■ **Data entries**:
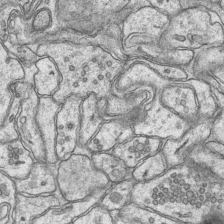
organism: Mouse
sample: CA1 Hippocampus
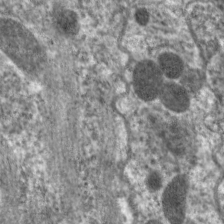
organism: C. elegans
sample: Pharynx
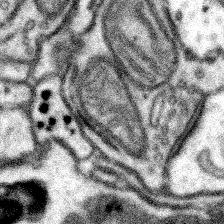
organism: Mouse
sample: Somatosensory cortex neuropil
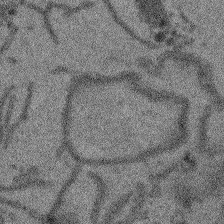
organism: Arabidopsis thaliana
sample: Root tip
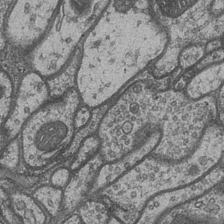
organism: Drosophila
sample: Optic medulla
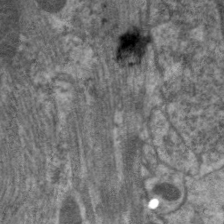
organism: C. elegans
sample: Pharynx
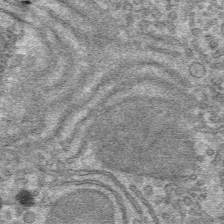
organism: Mouse
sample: Mouse hepatocytes
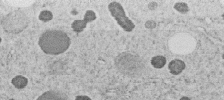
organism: C. elegans
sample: C. elegans embryo early stage
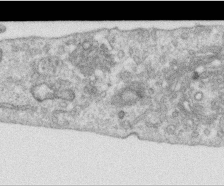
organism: Human
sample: Centriole in RPE cells
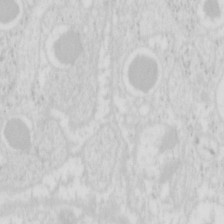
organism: Mouse
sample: Pancreas
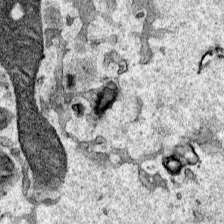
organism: Human
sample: Mitochondria in HCT116 cells
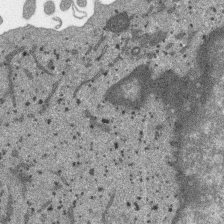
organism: Human
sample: Lung epithelial cells infected with SARS-CoV-2
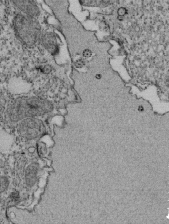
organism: Tetrahymena
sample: Cilia in tetrahymena
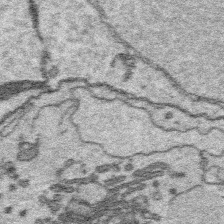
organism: Platynereis dumerilii
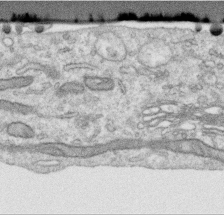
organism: Human
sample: Centriole in RPE cells
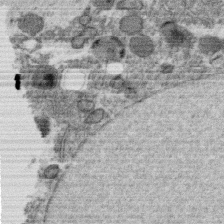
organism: C. elegans
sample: C. elegans oocyte; sperm cells
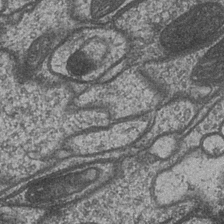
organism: Drosophila
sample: Optic medulla
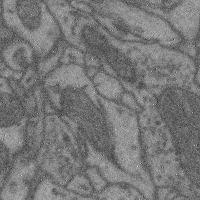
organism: Mouse
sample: Cerebral cortex
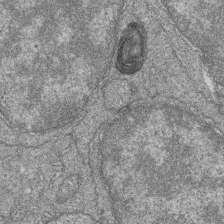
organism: Zebrafish
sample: Cilia; retinal pigment epithelium
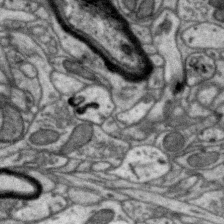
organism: Zebra finch
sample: Brain
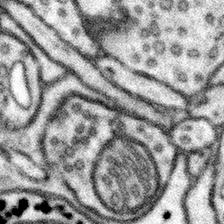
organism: Mouse
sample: Somatosensory cortex neuropil
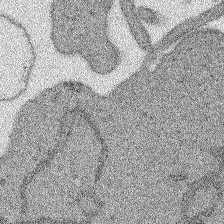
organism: Human
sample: HeLa cells
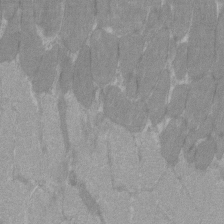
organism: C57BL Mouse
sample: Tibialis anterior muscle cell
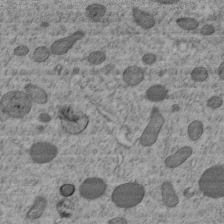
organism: C. elegans
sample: C. elegans embryo early stage
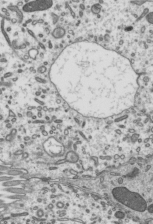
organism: Mouse
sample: Mouse epididymis efferent ductule cilia
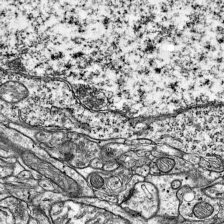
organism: Mouse
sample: Visual Cortex
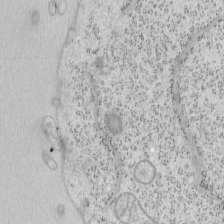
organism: Mouse
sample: OT-I killer T cells with ID8 ovarian cancer cells
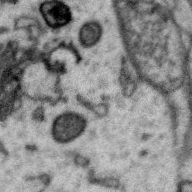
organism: Zebra finch
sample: Brain
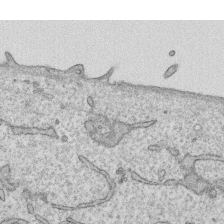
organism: Human
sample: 1205lu cells
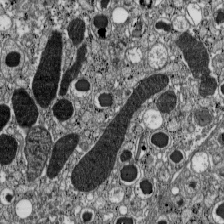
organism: C57BL Mouse
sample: Pancreatic islet
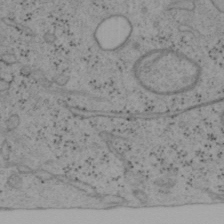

■ **Problem**:
Down to the last line, return the entries above exactly, with no pictures.

■ **Finished task**:
organism: Mouse
sample: CA1 Hippocampus
organism: C. elegans
sample: Pharynx
organism: Mouse
sample: Somatosensory cortex neuropil
organism: Arabidopsis thaliana
sample: Root tip
organism: Drosophila
sample: Optic medulla
organism: C. elegans
sample: Pharynx
organism: Mouse
sample: Mouse hepatocytes
organism: C. elegans
sample: C. elegans embryo early stage
organism: Human
sample: Centriole in RPE cells
organism: Mouse
sample: Pancreas
organism: Human
sample: Mitochondria in HCT116 cells
organism: Human
sample: Lung epithelial cells infected with SARS-CoV-2
organism: Tetrahymena
sample: Cilia in tetrahymena
organism: Platynereis dumerilii
organism: Human
sample: Centriole in RPE cells
organism: C. elegans
sample: C. elegans oocyte; sperm cells
organism: Drosophila
sample: Optic medulla
organism: Mouse
sample: Cerebral cortex
organism: Zebrafish
sample: Cilia; retinal pigment epithelium
organism: Zebra finch
sample: Brain
organism: Mouse
sample: Somatosensory cortex neuropil
organism: Human
sample: HeLa cells
organism: C57BL Mouse
sample: Tibialis anterior muscle cell
organism: C. elegans
sample: C. elegans embryo early stage
organism: Mouse
sample: Mouse epididymis efferent ductule cilia
organism: Mouse
sample: Visual Cortex
organism: Mouse
sample: OT-I killer T cells with ID8 ovarian cancer cells
organism: Zebra finch
sample: Brain
organism: Human
sample: 1205lu cells
organism: C57BL Mouse
sample: Pancreatic islet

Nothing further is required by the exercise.